The validity and reliability of an interactive computer tobacco and alcohol use survey in general practice
Introduction
The use of interactive computers to collect health data directly from patients has several advantages (Fricker & Schonlau, 2002). Studies indicate that computers are a confidential, acceptable, feasible, user-preferred, and cost-effective mechanism for collecting health information (Bernhardt et al., 2001, Wright et al., 1998, Hibbert et al., 1996, Shakeshaft et al., 1998, Shakeshaft and Frankish, 2003), particularly if the touch screen format is used (Westman, Hampel & Bradley, 2000). Touch screen computer interface has reported high acceptability rates in settings such as general practice (Bonevski, Sanson-Fisher, Campbell & Ireland, 1997) community drug and alcohol clinics (Shakeshaft, Bowman & Sanson-Fisher, 1998), and cancer treatment centres (Newell, Girgis & Sanson-Fisher, 1997).
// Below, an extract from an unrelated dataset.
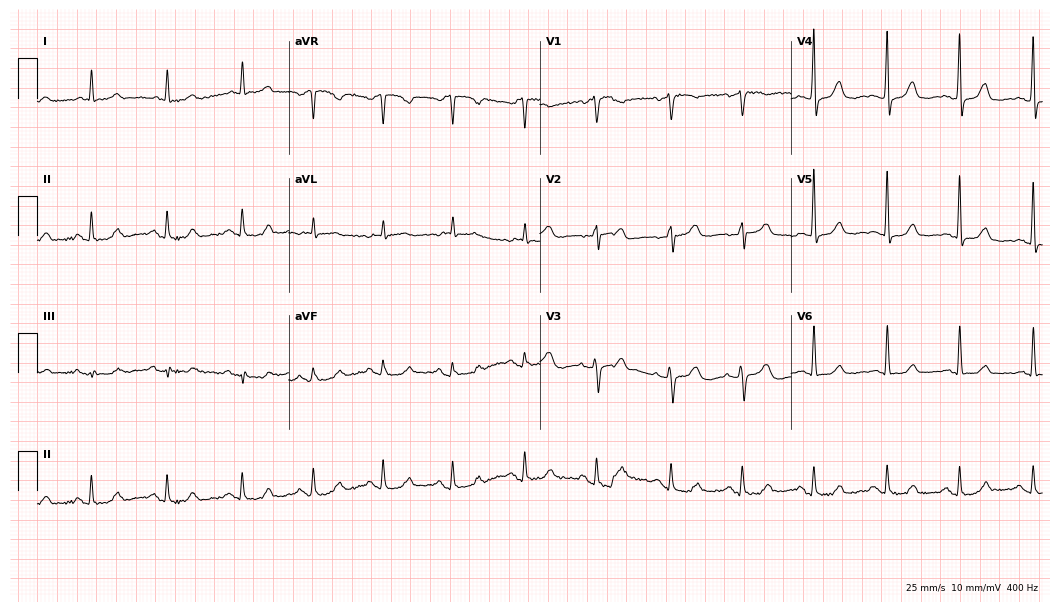
12-lead ECG from a woman, 77 years old (10.2-second recording at 400 Hz). No first-degree AV block, right bundle branch block, left bundle branch block, sinus bradycardia, atrial fibrillation or sinus tachycardia recorded for this tracing.

Computerised surveys offer better flexibility in questionnaire design due to automatic tailoring and branching of items based on responses, reducing item redundancy and missing data (Fricker & Schonlau, 2002). An additional advantage of the computerised data collection is that it can provide tailored ‘real time’ results immediately available to users and their doctors (Bonevski, Sanson-Fisher, Campbell, Carruthers, Reid & Ireland, 1999). This quality in particular has motivated the proliferation of computer-delivered and web-based health behaviour change interventions (Portnoy et al., 2008, Walters et al., 2006).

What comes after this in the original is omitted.